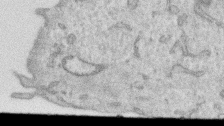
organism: Human
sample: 1205lu cells
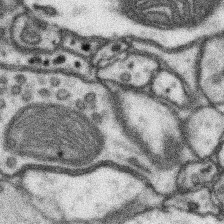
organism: Mouse
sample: Somatosensory cortex neuropil
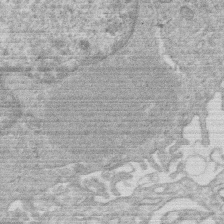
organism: Human
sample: Macrophage cells
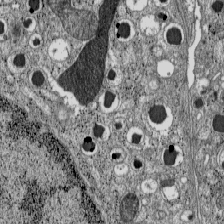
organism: C57BL Mouse
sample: Pancreatic islet
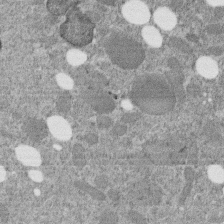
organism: C. elegans
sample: C. elegans embryo early stage
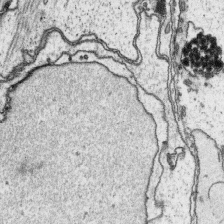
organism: Platynereis dumerilii
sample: Parapodia
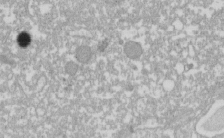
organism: Xenopus
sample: Cilia; centrioles in frog embryo cells
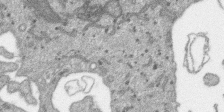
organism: Human
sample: Lung epithelial cells infected with SARS-CoV-2
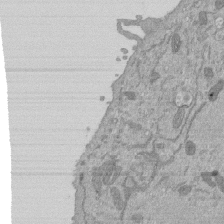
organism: Mouse
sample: ED-1 cell nuclei; centrioles
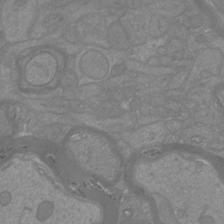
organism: Mouse
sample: Cortical neurons
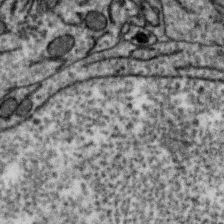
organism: Zebra finch
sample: Brain
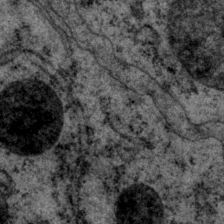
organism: P. pacificus
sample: Pharynx
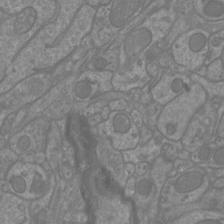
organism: Mouse
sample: Cortical neurons
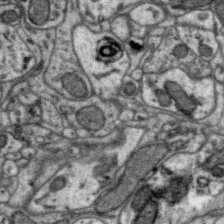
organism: Zebra finch
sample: Brain
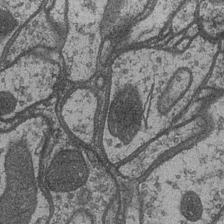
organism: Drosophila
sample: Optic medulla
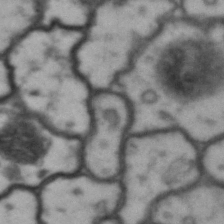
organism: Drosophila
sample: Brain
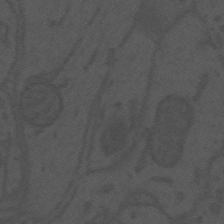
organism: Mouse
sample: Suprachiasmatic nucleus
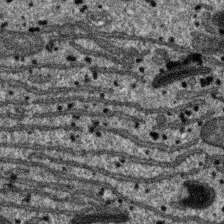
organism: Human
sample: Lung epithelial cells infected with SARS-CoV-2
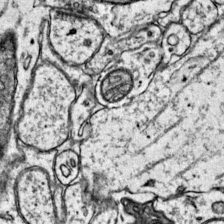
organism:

◇ ◇ ◇ ◇ ◇ ◇ ◇

What needs to be done —
Restate word for word the lines from the line with "sample: Pancreatic islet" to the last line of the records above, inclusive, and omit every picture.

Exercise answer —
sample: Pancreatic islet
organism: C. elegans
sample: C. elegans embryo early stage
organism: Platynereis dumerilii
sample: Parapodia
organism: Xenopus
sample: Cilia; centrioles in frog embryo cells
organism: Human
sample: Lung epithelial cells infected with SARS-CoV-2
organism: Mouse
sample: ED-1 cell nuclei; centrioles
organism: Mouse
sample: Cortical neurons
organism: Zebra finch
sample: Brain
organism: P. pacificus
sample: Pharynx
organism: Mouse
sample: Cortical neurons
organism: Zebra finch
sample: Brain
organism: Drosophila
sample: Optic medulla
organism: Drosophila
sample: Brain
organism: Mouse
sample: Suprachiasmatic nucleus
organism: Human
sample: Lung epithelial cells infected with SARS-CoV-2
organism:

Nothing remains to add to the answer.